Retype, word for word, every line of the records below starting at the one that contains "1979.0 | 220835 |" and ending at the one that contains "2016.0 | 177476 |"; include both of those lines and nothing more.
%%
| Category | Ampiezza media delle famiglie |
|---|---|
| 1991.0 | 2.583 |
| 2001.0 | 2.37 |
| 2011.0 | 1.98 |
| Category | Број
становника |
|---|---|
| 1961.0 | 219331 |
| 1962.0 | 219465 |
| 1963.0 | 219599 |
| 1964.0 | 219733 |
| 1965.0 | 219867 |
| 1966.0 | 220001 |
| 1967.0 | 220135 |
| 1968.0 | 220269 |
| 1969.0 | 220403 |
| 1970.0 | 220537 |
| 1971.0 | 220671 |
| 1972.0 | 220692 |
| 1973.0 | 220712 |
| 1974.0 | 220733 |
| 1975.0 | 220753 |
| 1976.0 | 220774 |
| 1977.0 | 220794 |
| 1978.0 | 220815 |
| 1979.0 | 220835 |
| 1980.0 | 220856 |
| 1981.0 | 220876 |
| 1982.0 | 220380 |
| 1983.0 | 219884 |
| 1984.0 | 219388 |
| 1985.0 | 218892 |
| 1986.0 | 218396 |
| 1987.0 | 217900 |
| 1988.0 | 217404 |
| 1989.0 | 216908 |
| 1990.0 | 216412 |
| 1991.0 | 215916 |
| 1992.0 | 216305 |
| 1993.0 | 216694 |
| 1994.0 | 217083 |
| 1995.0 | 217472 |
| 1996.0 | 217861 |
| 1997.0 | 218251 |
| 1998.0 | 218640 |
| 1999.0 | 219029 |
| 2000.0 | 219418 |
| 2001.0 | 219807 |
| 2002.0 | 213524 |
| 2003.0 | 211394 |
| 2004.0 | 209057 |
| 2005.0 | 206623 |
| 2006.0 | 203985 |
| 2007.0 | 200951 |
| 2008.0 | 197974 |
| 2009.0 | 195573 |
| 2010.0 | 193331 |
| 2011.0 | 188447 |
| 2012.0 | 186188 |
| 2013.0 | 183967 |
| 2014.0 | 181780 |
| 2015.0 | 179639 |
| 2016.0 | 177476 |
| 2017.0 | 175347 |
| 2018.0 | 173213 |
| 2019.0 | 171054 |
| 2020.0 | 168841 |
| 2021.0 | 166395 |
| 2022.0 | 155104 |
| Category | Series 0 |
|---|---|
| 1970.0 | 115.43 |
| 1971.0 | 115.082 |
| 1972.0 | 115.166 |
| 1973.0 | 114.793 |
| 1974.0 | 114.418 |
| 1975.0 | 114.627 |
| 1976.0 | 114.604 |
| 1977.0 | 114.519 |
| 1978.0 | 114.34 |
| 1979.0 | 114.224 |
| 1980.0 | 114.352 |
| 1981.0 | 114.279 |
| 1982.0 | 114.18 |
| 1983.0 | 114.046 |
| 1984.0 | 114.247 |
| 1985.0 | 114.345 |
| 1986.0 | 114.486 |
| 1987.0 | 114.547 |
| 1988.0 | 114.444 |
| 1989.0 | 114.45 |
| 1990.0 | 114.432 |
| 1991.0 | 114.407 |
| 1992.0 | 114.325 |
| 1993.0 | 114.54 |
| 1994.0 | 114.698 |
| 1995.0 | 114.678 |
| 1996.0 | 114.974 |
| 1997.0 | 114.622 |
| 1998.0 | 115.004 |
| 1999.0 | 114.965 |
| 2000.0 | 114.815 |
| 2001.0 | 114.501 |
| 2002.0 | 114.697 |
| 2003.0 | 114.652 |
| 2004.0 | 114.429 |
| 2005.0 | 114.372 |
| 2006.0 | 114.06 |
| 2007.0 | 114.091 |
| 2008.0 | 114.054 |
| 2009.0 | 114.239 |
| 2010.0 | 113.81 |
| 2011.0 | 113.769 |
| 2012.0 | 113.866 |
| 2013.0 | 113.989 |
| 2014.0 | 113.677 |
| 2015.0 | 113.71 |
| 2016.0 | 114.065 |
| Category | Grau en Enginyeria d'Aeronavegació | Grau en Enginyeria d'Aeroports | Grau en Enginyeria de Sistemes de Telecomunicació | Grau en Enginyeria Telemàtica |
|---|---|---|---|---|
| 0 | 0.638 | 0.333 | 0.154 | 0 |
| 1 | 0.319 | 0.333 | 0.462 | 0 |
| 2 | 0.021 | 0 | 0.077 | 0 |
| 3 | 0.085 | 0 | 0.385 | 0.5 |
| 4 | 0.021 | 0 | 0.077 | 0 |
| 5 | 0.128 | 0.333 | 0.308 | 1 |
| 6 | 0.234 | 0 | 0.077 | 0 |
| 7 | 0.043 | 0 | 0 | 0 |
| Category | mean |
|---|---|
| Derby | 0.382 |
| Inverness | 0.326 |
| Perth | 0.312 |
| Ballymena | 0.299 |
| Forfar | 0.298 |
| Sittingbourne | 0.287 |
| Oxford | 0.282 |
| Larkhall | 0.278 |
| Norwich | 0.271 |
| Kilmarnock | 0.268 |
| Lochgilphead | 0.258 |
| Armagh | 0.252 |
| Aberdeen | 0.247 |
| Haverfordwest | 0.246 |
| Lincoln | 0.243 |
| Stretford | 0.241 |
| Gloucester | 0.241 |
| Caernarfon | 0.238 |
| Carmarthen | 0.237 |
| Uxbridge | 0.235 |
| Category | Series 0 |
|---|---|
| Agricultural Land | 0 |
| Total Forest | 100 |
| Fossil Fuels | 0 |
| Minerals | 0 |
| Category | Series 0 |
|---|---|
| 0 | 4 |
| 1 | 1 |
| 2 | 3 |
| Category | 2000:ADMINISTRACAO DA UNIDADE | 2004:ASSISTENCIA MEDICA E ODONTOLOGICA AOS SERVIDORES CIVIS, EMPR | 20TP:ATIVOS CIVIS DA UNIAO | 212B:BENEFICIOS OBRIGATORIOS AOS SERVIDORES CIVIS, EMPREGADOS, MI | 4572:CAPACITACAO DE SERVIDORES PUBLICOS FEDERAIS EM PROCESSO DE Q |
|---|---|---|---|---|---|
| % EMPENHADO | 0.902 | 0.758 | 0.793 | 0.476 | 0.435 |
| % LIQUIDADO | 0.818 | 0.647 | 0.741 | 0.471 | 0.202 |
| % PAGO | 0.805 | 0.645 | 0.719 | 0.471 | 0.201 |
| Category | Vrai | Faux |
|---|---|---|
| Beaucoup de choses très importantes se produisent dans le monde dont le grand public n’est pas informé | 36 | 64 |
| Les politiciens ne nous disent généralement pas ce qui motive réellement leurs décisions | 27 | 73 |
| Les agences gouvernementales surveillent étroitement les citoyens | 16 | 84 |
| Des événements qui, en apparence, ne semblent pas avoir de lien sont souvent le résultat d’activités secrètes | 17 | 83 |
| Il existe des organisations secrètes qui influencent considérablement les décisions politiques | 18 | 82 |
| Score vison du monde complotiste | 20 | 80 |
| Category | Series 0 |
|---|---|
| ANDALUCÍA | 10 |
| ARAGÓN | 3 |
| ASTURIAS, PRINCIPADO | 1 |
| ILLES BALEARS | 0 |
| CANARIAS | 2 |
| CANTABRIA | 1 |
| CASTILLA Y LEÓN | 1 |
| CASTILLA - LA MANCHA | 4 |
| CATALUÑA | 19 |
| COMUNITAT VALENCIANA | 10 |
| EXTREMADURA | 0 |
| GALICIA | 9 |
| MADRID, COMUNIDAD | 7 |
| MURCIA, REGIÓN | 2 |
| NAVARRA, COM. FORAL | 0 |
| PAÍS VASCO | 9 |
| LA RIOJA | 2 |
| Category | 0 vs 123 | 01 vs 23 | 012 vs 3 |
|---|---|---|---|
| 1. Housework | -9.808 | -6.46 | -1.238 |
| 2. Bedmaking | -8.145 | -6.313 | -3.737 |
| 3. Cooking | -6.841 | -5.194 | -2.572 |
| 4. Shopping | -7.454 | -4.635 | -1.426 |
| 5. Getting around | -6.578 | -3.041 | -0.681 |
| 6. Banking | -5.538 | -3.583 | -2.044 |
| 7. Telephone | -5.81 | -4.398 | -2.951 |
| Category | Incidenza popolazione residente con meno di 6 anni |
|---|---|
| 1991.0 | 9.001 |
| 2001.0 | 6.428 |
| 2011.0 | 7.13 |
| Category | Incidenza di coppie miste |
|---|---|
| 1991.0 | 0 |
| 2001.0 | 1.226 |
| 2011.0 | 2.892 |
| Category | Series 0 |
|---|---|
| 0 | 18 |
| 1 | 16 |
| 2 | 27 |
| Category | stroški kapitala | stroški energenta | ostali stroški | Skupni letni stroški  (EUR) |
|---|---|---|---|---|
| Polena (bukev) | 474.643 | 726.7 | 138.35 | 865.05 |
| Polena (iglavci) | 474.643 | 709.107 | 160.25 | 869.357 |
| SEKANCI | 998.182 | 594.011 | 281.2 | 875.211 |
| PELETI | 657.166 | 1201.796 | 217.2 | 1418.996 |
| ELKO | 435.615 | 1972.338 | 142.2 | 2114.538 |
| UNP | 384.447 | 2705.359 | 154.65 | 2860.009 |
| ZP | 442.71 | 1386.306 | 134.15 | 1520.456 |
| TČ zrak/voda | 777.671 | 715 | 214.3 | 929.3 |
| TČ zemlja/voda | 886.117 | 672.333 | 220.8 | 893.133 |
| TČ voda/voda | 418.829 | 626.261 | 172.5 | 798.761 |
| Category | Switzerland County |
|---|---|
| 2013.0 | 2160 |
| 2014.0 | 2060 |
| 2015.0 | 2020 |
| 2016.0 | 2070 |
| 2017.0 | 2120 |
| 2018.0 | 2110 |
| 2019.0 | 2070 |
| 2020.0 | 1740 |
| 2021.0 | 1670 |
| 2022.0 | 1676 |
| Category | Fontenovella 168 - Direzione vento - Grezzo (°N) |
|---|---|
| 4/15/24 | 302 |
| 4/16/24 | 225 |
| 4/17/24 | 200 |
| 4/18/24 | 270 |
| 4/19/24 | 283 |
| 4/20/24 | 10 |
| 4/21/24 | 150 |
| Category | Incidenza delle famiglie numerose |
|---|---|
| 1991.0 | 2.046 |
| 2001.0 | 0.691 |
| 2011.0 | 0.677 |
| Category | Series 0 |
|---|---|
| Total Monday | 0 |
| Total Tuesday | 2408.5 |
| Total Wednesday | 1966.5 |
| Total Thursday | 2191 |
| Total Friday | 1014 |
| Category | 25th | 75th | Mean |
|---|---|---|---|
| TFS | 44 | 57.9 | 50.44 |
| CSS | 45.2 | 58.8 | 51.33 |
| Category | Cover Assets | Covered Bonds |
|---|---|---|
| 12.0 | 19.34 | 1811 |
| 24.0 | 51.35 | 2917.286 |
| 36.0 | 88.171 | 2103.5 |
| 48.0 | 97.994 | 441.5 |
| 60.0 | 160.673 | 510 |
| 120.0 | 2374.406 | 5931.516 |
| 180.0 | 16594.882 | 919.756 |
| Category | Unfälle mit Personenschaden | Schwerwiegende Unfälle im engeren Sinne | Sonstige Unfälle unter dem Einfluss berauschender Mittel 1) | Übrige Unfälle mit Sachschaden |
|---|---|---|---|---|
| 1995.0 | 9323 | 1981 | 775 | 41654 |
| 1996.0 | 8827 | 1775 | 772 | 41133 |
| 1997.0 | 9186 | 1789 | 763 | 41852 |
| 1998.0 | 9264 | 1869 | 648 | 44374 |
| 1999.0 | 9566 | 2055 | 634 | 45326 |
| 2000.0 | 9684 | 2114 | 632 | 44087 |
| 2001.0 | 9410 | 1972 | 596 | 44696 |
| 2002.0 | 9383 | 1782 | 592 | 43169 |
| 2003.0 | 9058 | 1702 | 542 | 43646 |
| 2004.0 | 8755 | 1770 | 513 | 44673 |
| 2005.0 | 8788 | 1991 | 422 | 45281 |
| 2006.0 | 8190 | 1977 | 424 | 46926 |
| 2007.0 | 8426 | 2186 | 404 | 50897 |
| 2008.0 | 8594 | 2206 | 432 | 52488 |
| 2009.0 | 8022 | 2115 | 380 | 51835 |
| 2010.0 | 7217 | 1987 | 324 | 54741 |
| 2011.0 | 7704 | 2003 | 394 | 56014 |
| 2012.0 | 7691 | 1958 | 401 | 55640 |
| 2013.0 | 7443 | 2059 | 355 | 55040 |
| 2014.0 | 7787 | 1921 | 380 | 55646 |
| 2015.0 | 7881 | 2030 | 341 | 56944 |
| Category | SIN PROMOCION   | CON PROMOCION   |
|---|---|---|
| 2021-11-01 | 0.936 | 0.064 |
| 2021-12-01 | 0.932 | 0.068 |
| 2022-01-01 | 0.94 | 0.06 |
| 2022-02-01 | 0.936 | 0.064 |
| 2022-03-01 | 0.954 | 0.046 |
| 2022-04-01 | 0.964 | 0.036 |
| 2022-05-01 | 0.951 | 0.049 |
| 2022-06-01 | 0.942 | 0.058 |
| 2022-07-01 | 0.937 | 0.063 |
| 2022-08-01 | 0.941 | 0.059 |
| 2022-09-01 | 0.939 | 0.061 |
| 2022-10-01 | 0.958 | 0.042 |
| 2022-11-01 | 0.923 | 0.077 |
%%
Solution below:
| 1979.0 | 220835 |
| 1980.0 | 220856 |
| 1981.0 | 220876 |
| 1982.0 | 220380 |
| 1983.0 | 219884 |
| 1984.0 | 219388 |
| 1985.0 | 218892 |
| 1986.0 | 218396 |
| 1987.0 | 217900 |
| 1988.0 | 217404 |
| 1989.0 | 216908 |
| 1990.0 | 216412 |
| 1991.0 | 215916 |
| 1992.0 | 216305 |
| 1993.0 | 216694 |
| 1994.0 | 217083 |
| 1995.0 | 217472 |
| 1996.0 | 217861 |
| 1997.0 | 218251 |
| 1998.0 | 218640 |
| 1999.0 | 219029 |
| 2000.0 | 219418 |
| 2001.0 | 219807 |
| 2002.0 | 213524 |
| 2003.0 | 211394 |
| 2004.0 | 209057 |
| 2005.0 | 206623 |
| 2006.0 | 203985 |
| 2007.0 | 200951 |
| 2008.0 | 197974 |
| 2009.0 | 195573 |
| 2010.0 | 193331 |
| 2011.0 | 188447 |
| 2012.0 | 186188 |
| 2013.0 | 183967 |
| 2014.0 | 181780 |
| 2015.0 | 179639 |
| 2016.0 | 177476 |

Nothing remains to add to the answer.